I bent to take in that rich fragrance and noticed below it and slightly to the right a bright chartreuse flame-shaped bud emerging from our very own front flower bed, when the annual nickel dropped: it was fukinoto (butterbur: Petasites japonicus) season!
Knowing how fast news gets around on the sansai (mountain vegetables) grapevine, we immediately went and got a nice basket and headed off to our favorite secret butterbur-harvesting locations, where we looked for quite a while, heads down, searching for something we hadn't lost, feet poking gently through the new growth beneath the brown weeds of Winter for those little shy light-jade gems until we had about ten of them so we could have 5 each for dinner, you don't want to eat too many at a time (can be toxic, if not properly prepared), not that that many come up at a time anyway, these plants have an ancient intelligence that has clearly served them well (we never weed butterbur that has managed to grow), but anyway they'll be emerging here and there for the next few days, and we'll get our share.

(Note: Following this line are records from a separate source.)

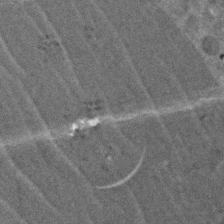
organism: Zebrafish
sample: Zebrafish embryo
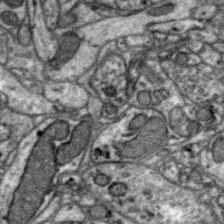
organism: Zebra finch
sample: Brain
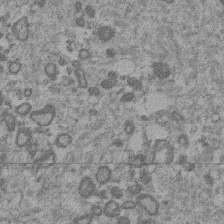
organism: Mouse
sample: Dividing mouse embryo 1 cell stage
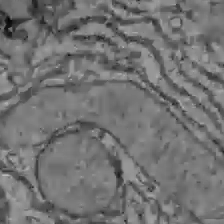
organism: C57BL Mouse
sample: Liver
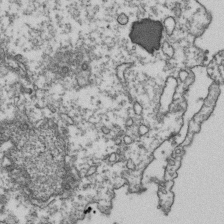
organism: Human
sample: Activated Jurkat CD4+ T cells
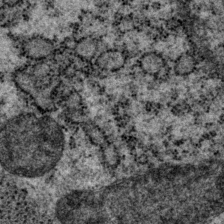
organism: P. pacificus
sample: Pharynx
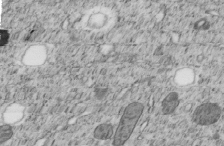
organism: C. elegans
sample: C. elegans embryo early stage
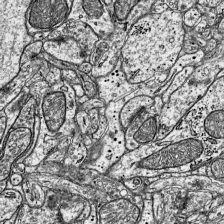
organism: Mouse
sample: Visual Cortex
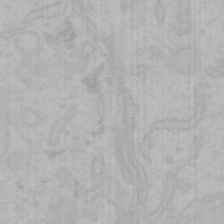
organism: Mouse
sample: Choroid plexus
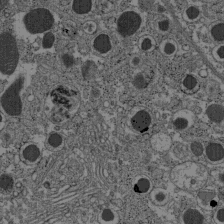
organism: C57BL Mouse
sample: Pancreatic islet
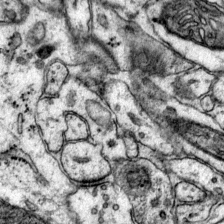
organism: Mouse
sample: Primary visual cortex
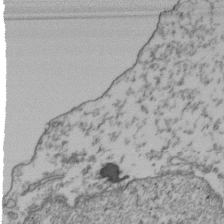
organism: Human
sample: Activated Jurkat CD4+ T cells
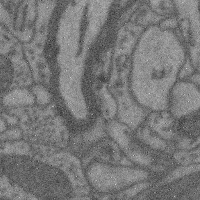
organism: Mouse
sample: Cerebral cortex
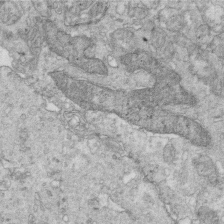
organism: Mouse
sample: Multiciliated cells
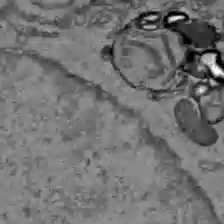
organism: C57BL Mouse
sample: Liver
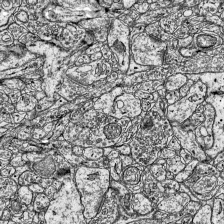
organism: Mouse
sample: Visual Cortex
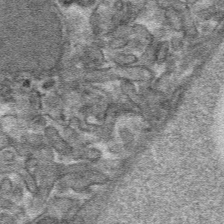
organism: Mouse
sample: Mouse hepatocytes
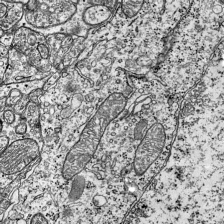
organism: Mouse
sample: Visual Cortex
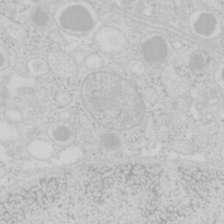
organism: Mouse
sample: Pancreas
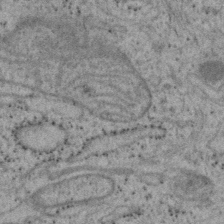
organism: Human
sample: HeLa cells
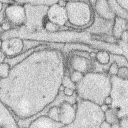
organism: Rabbit
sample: Retina
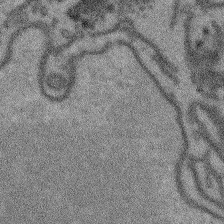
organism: Arabidopsis thaliana
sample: Root tip
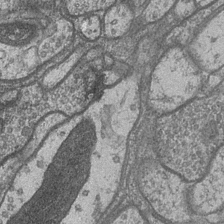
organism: Drosophila
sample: Optic medulla
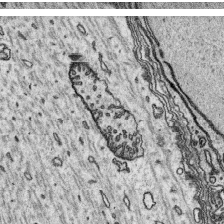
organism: Platynereis dumerilii
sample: Parapodia

Butterburring is a fully meditative activity, you have to slow way down when looking for them, especially when you have a few already in your basket, filling the air with their tantalizing fragrance; all that slowness and closeness to growth gets you thinking about plant wisdom, how carefully the little bud puts up its guard and picks its places, how it knows the right time and temperature, just as the jinchoge does, to emerge in all newness...
I'm sure there are dozens of scientific answers to all these questions and more, all couched in international standard nomenclature, that satisfy the hunger for question food, but touch nothing of how butterburs long, long ago became us and we them, how we know each other so well now whether we know it or not, and how that awareness is nearly as satisfying as fresh-gathered fukinoto tempura with rice on a chilly Spring evening...
I'll get the forest over the weekend.